** Opening Records shown block **
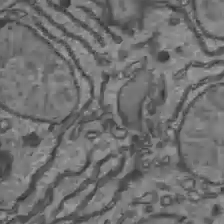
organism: C57BL Mouse
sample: Liver
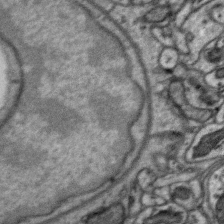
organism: Zebra finch
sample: Brain
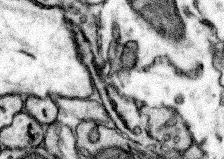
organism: Mouse
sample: Somatosensory cortex neuropil
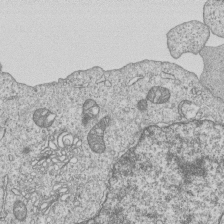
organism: Human
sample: MDA-MB-231 cells
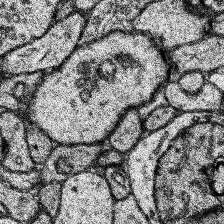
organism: Human
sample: Temporal Lobe
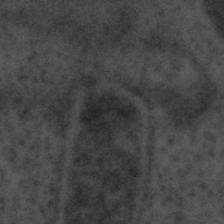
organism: Tuwongella immobilis
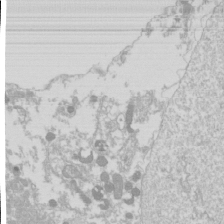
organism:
** Closing Records shown block **
**What is expected:**
Once the pictures are removed, return the entries exactly as they stand.

**Output for this exercise:**
organism: C57BL Mouse
sample: Liver
organism: Zebra finch
sample: Brain
organism: Mouse
sample: Somatosensory cortex neuropil
organism: Human
sample: MDA-MB-231 cells
organism: Human
sample: Temporal Lobe
organism: Tuwongella immobilis
organism:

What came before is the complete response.